How to save Hindi Characters in the Application Properties file in Java?

ashishjmeshram picture ashishjmeshram · Sep 6, 2011 · Viewed 8.1k times · Source

We are trying to internationalize our Spring MVC web application in Hindi language. When we try to copy the Hindi text in the properties file, the properties file shows small boxes in places of Hindi characters.

When we run the application and see the JSP, it shows questions marks (???????) in place of Hindi characters.

Edit:

My properties file has following contents.

login.message=\u0915\u0943\u092a\u092f\u093e \u0905\u092a\u0928\u0947 \u0916\u093e\u0924\u0947 \u092e\u0947\u0902 \u0932\u0949\u0917 \u0911\u0928 \u0915\u0930\u0928\u0947 \u0915\u0947 \u0932\u093f\u090f \u0928\u0940\u091a\u0947 \u0915\u0947 \u092b\u093e\u0930\u094d\u092e \u0915\u093e \u0909\u092a\u092f\u094b\u0917 \u0915\u0930\u0947\u0902

I have used following command to get this encoded string.

native2ascii -encoding utf-8 ApplicationResources_hi.properties gen\ApplicationResources_hi.properties

My JSP page has following line in head section

<meta http-equiv="Content-Type" content="text/html; charset=UTF-8">

Do I need to do anything else? Sorry I may be missing something here.

Answer

Joachim Sauer picture Joachim Sauer · Sep 6, 2011

You actually have to get 2 separate steps right for this to work:

  1. getting the text from your .properties file to your Java code correctly and
  2. getting the text from your Java code to the browser in a way that it understands.

The first one is somewhat strange: .properties files are defined to use the ISO-8859-1 encoding, which doesn't support arbitrary Unicode characters, but luckily .properties file support the same Unicode escapes that Java source code also supports, namely \uxxxx.

Now writing those escapes by hand can become nasty, so there are basically two alternatives:

  • write a .properties file with the encoding of your choice (UTF-8 probably) and use native2ascii to convert it to the propper encoding
  • use a dedicated .properties editor that already does this (and usually a bit more) behind the scenes

Once this works (verify it in the debugger by looking at the character values (String.charAt() of some localized strings), you need to make sure that the browser actually receives the data in the correct way.

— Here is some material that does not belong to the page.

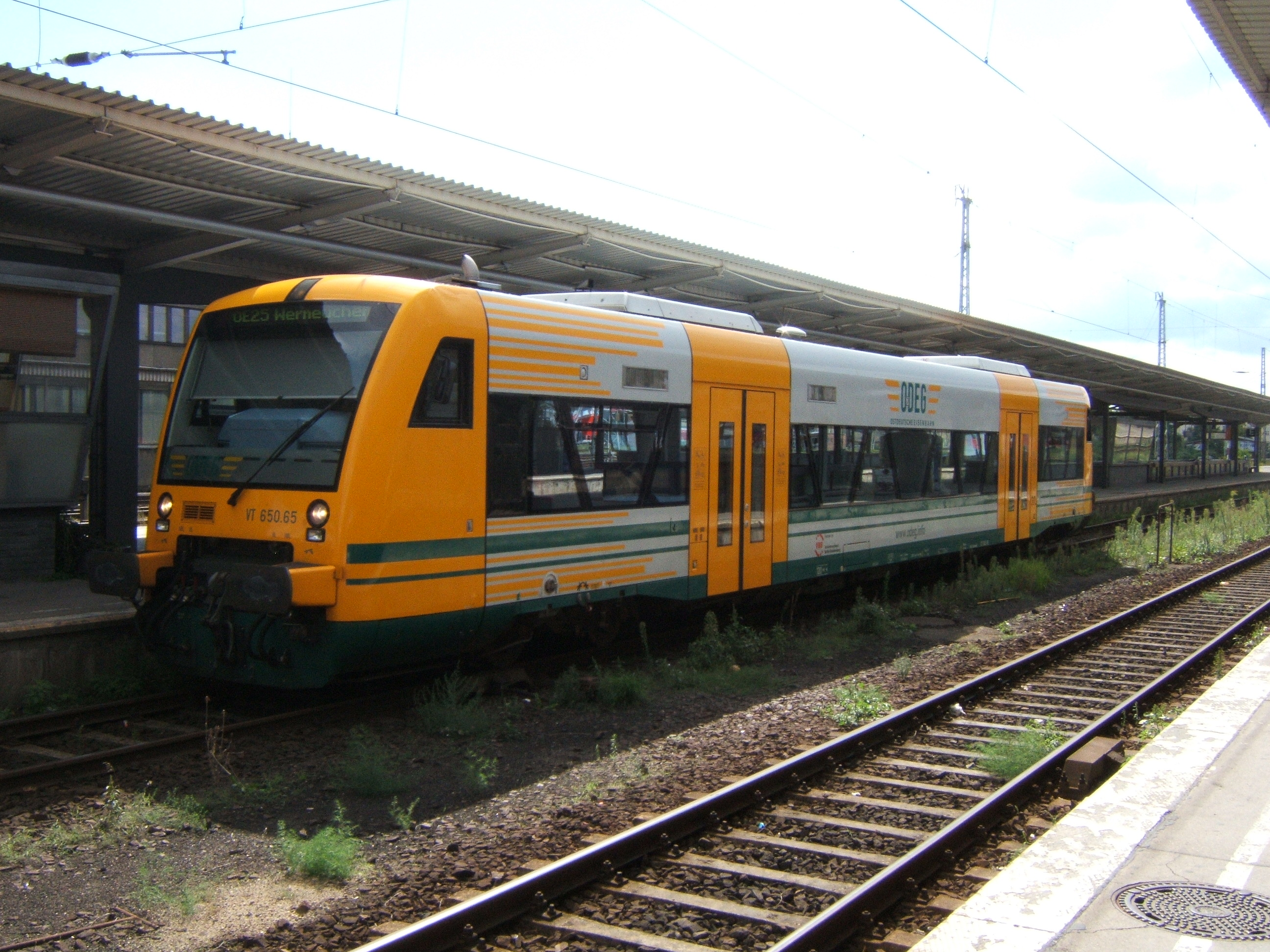 Lokale ODEG trein in Berlijn Lichtenberg. Sommige zijlijnen vertrokken niet van het centrum van Berlijn.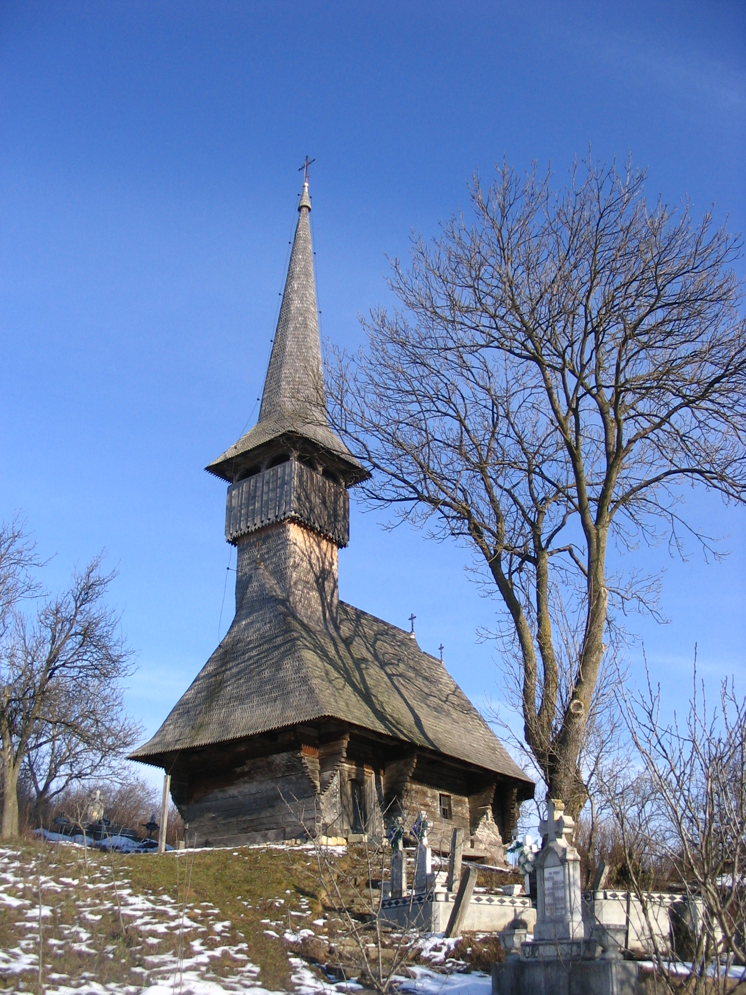 Biserica de lemn din Poarta Sălajului, Sălaj. Autor: Bogdan Ilieş Data: ianuarie 2006

The easiest way here is to make sure that you use UTF-8 encoding to get the data to the browser, since UTF-8 can represent all possible Unicode codepoints.

If you're using JSP to produce your output, then you can use something like this to specify that you want UTF-8 output:

<%@ page contentType="text/html; charset=utf-8" language="java" %>

See the Java EE Tutorial for details.